Insomma il suo ministero non interromperà nessuna collaborazione con Israele, neanche nei bandi per l’ottica, che possono servire direttamente all’industria delle armi?

Neanche. Il nostro Paese, a proposito di ottica, è candidato ad ospitare in Sardegna Einstein Telescope, un’infrastruttura capace di captare in maniera innovativa le onde gravitazionali con moltissime ricadute positive. Lula, in piena Barbagia, diventerà una città della scienza. La diplomazia scientifica e culturale catturano porzioni di territorio.
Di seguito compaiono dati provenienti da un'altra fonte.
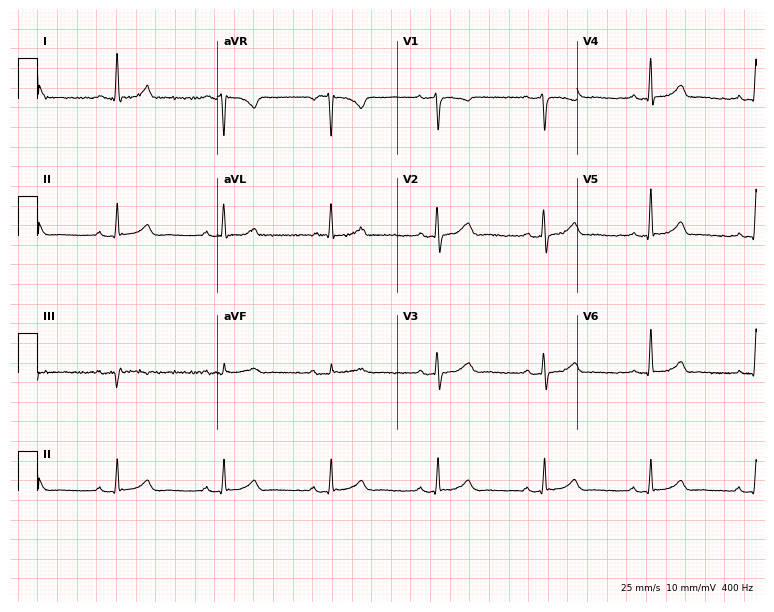
12-lead ECG from a 70-year-old female patient (7.3-second recording at 400 Hz). No first-degree AV block, right bundle branch block, left bundle branch block, sinus bradycardia, atrial fibrillation or sinus tachycardia recorded for this tracing. Only these six findings were labelled.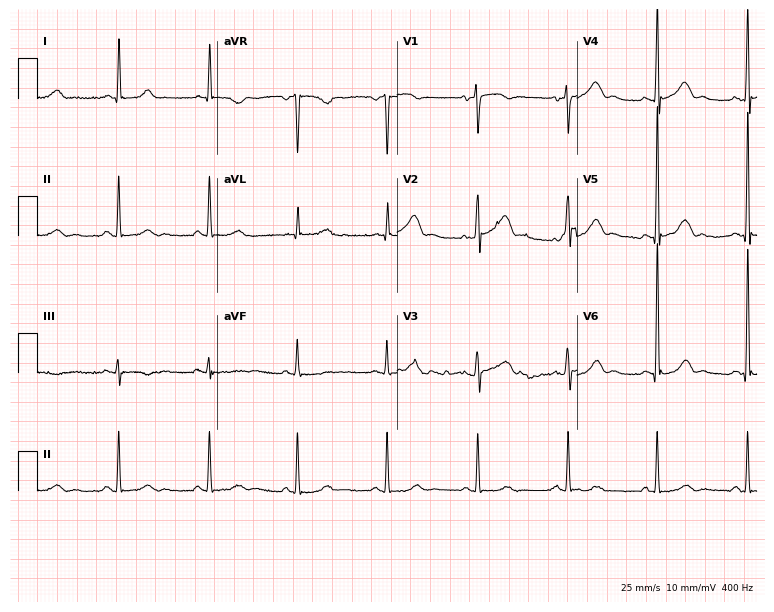
12-lead ECG from a female, 66 years old (7.3-second recording at 400 Hz). No first-degree AV block, right bundle branch block, left bundle branch block, sinus bradycardia, atrial fibrillation or sinus tachycardia recorded for this tracing. Only these six findings were labelled.

Anche a Caivano sabato abbiamo inaugurato un polo interuniversitario: i corsi partiranno a settembre.

Su Caivano il governo con una mano dà l’università, ma con l’altra ha fatto un decreto che manda anche i minorenni nelle carceri degli adulti, che spesso sono università di delinquenza professionale.
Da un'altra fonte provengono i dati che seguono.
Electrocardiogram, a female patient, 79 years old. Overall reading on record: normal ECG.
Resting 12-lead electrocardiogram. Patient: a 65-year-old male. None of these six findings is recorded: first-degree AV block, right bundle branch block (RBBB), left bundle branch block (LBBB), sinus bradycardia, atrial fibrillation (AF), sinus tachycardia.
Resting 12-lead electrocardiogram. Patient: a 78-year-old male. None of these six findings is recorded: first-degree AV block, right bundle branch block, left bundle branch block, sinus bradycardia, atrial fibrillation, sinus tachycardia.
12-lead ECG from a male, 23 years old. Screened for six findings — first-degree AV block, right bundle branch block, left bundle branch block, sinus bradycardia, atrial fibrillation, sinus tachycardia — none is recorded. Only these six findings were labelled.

A Caivano abbiamo agito da un lato sul fronte delle pene, dall’altro con un poderoso investimento sul sociale. Un’azione lodata, in primis da don Patricello, il parroco anticamorra. Nello specifico del mio ministero, oltre a inaugurare il polo universitario, abbiamo immaginato percorsi che riducano il più possibile il tempo fra la formazione e il lavoro. Dentro locali sequestrati alle famiglie della camorra ci sono le Università ma anche l’alta formazione artistica, musicale e coreutica, cioè accademie e conservatori. Nelle chiese ci sono studenti che stanno cominciando a imparare a fare i tecnici del restauro, un lavoro che si fa non solo con i pennellini ma anche con l’intelligenza artificiale. Una parte di questi percorsi li portiamo anche in carcere, dove c’è un tasso di recidiva ancora troppo alto. L’idea è di dare un’alternativa, far vedere concretamente che un’altra vita esiste.
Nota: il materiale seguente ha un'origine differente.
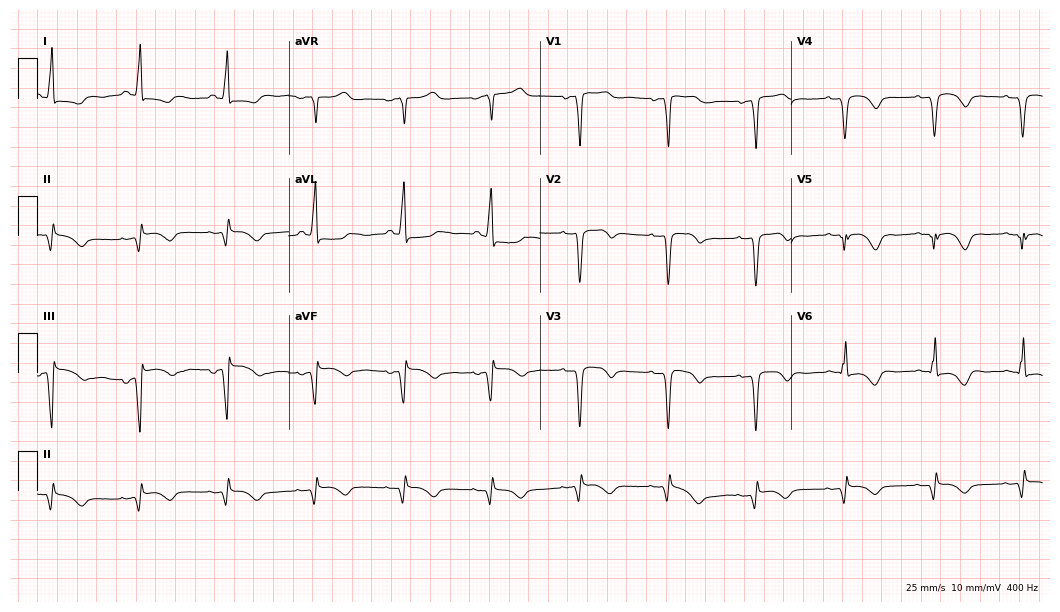
Electrocardiogram, an 84-year-old female. Overall reading on record: normal ECG.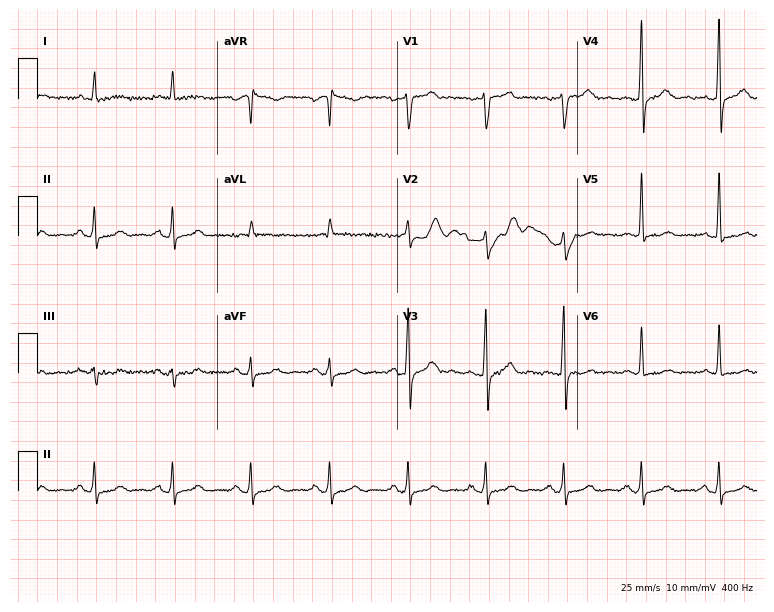
Resting 12-lead electrocardiogram. Patient: a man, 58 years old. None of these six findings is recorded: first-degree AV block, right bundle branch block (RBBB), left bundle branch block (LBBB), sinus bradycardia, atrial fibrillation (AF), sinus tachycardia. Only these six findings were labelled.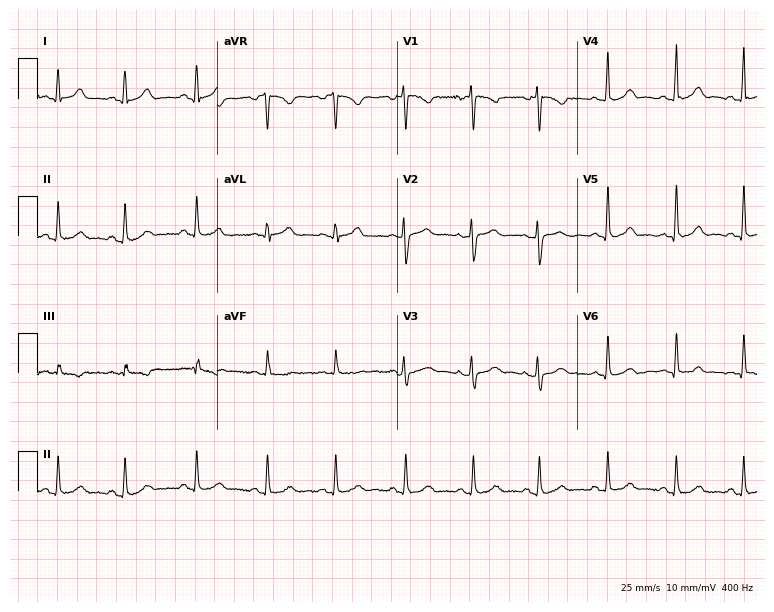
12-lead ECG from a 24-year-old female patient. No first-degree AV block, right bundle branch block, left bundle branch block, sinus bradycardia, atrial fibrillation or sinus tachycardia recorded for this tracing. Other findings, if any, are not listed.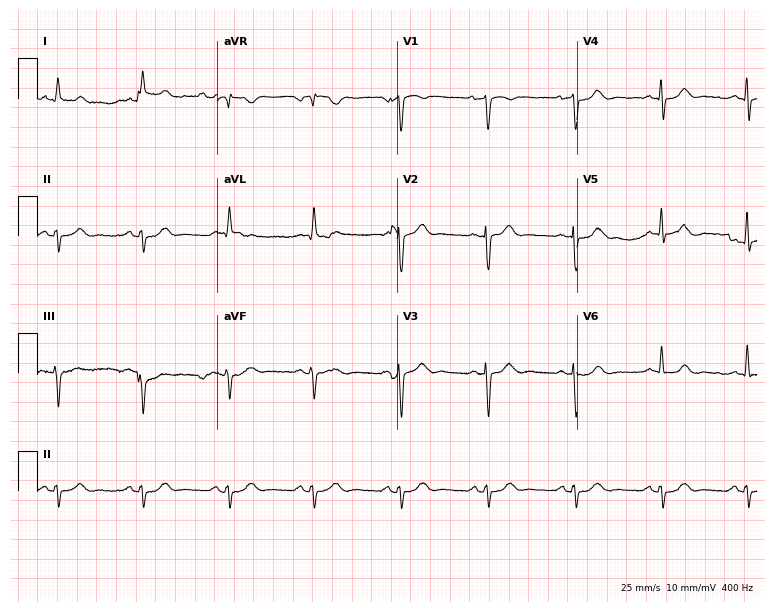
ECG — a 75-year-old male. Screened for six findings — first-degree AV block, right bundle branch block (RBBB), left bundle branch block (LBBB), sinus bradycardia, atrial fibrillation (AF), sinus tachycardia — none is recorded. Findings outside these six are not listed.

Lei ha affrontato il tema del caro affitti per gli universitari, che significa diritto allo studio, in collaborazione con i sindaci. Però il suo governo non ha rifinanziato il fondo per gli affitti. Anche qui, con una mano date, con l’altra togliete?

Non è così. Abbiamo stanziato sull’housing 1,2 miliardi, anche dai fondi Pnrr, su un target ambizioso di 60mila posti letto in più da qui al 2026. Ci consentirà di superare un ritardo storico del nostro Paese con una misura strutturale. In tre modi: con un bando pubblico-privato perché se facessimo tutto pubblico non riusciremmo a rispettare la scadenza; cofinanziando le università perché destinino i loro immobili agli studentati; infine un protocollo con il demanio, per riqualificarli gli immobili abbandonati con una rapida progettazione.

Lei parla di diplomazia della ricerca: è immaginabile un’università del Mediterraneo?

Basta federare le università che già esistono, all’interno di una visione che fa del Mediterraneo un asset strategico. In Africa si gioca il futuro dell’Europa: Putin, che la destabilizza con la Wagner lo ha capito bene così come la Cina che investe in infrastrutture. È ora che l’Europa batta un colpo e l’Italia può esercitare un ruolo decisivo. Questa è al grande intuizione del piano Mattei. E, nel quadro di un grande progetto per l’Africa, l’alta formazione è un pilastro strategico. Abbiamo siglato accordi con la Tunisia e, nelle prossime settimane, sarò in Algeria e vedrò il ministro del Marocco a Roma.